- Work to complete
In the entries below, begin at the line with "sample: Cilia in tetrahymena" and stop after the line with "sample: HeLa cell HIV synapse"; output those lines exactly and omit the pictures.

Recorded data:
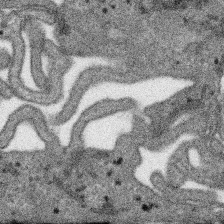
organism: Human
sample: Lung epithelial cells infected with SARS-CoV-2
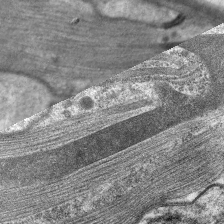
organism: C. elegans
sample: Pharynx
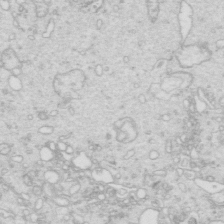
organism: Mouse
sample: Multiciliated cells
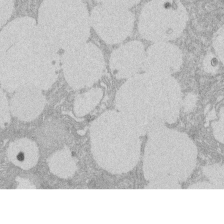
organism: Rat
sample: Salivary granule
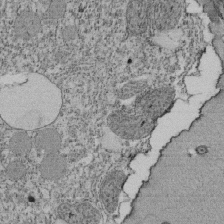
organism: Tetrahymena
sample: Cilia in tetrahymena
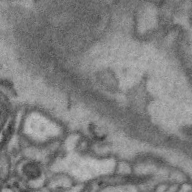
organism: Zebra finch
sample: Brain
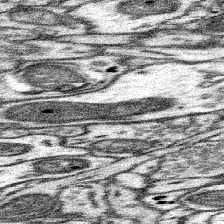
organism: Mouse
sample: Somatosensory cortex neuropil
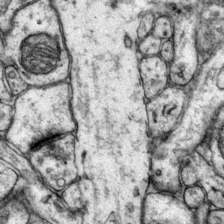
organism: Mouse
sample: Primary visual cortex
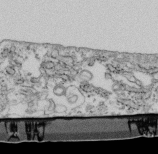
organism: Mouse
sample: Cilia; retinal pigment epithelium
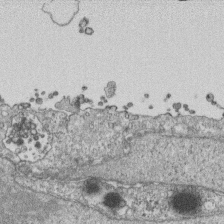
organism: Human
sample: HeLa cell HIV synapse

--

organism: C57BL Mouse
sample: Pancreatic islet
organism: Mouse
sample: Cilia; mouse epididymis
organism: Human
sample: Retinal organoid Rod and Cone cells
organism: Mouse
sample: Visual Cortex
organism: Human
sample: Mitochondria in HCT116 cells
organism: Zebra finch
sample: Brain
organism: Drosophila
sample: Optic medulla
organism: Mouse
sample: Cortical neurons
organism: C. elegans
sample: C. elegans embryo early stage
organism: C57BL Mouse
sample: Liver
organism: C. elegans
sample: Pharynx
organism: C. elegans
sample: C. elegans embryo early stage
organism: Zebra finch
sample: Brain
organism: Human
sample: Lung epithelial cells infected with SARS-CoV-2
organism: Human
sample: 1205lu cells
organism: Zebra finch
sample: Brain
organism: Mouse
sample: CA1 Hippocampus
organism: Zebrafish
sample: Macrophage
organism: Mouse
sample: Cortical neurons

- Task result
sample: Cilia in tetrahymena
organism: Zebra finch
sample: Brain
organism: Mouse
sample: Somatosensory cortex neuropil
organism: Mouse
sample: Primary visual cortex
organism: Mouse
sample: Cilia; retinal pigment epithelium
organism: Human
sample: HeLa cell HIV synapse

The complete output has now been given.